Write out the following listing's lines from the one with "MÃ¤rchenbrunnen auf dem" to the one with "Upplands runinskrifter 1161, Altunastenen.", exactly, with both included and no others.

### Entries supplied
_____
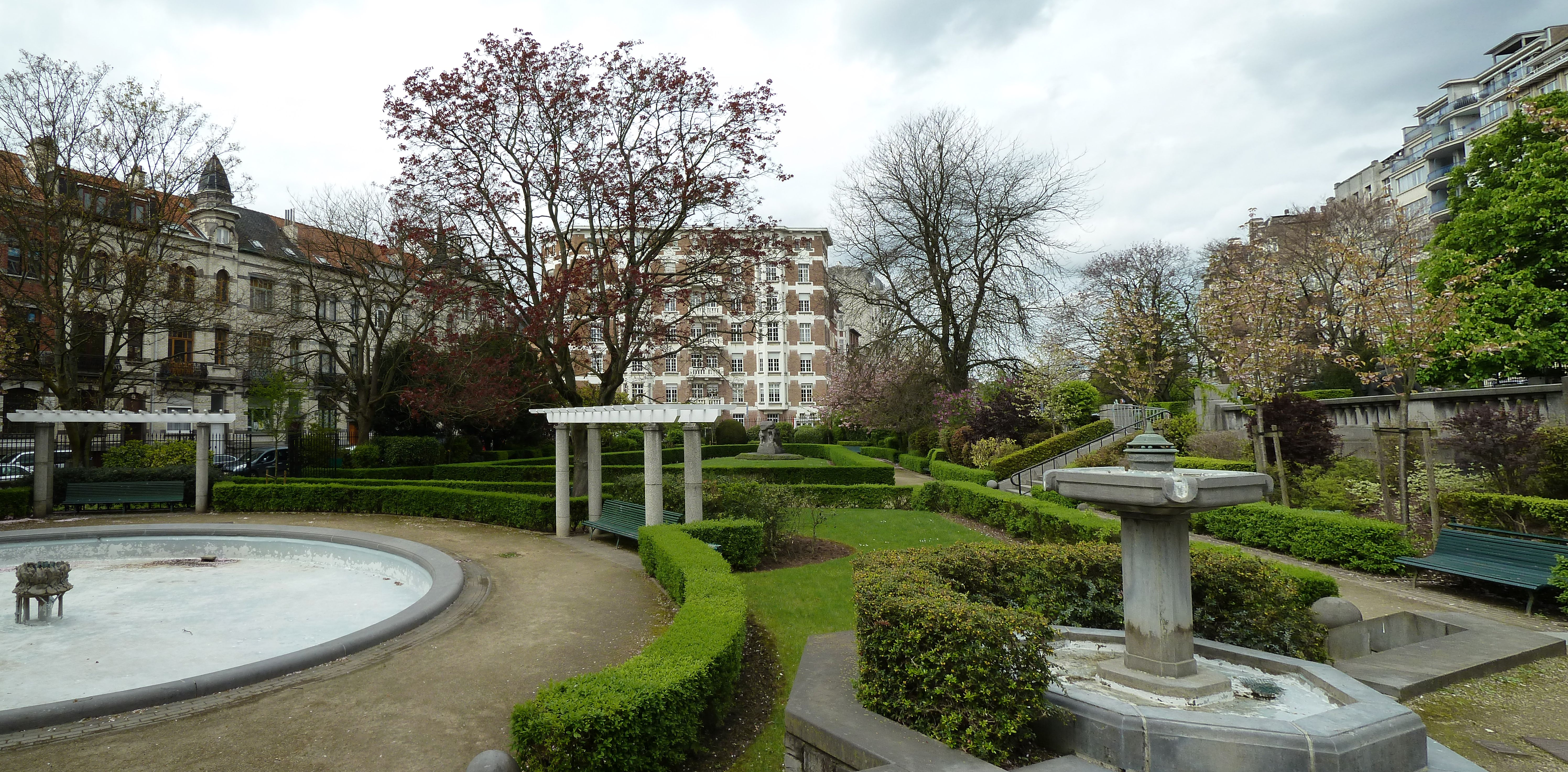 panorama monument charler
_____
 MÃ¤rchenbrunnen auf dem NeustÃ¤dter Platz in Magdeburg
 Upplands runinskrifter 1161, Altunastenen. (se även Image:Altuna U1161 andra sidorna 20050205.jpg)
_____
### Response to the exercise
 MÃ¤rchenbrunnen auf dem NeustÃ¤dter Platz in Magdeburg
 Upplands runinskrifter 1161, Altunastenen. (se även Image:Altuna U1161 andra sidorna 20050205.jpg)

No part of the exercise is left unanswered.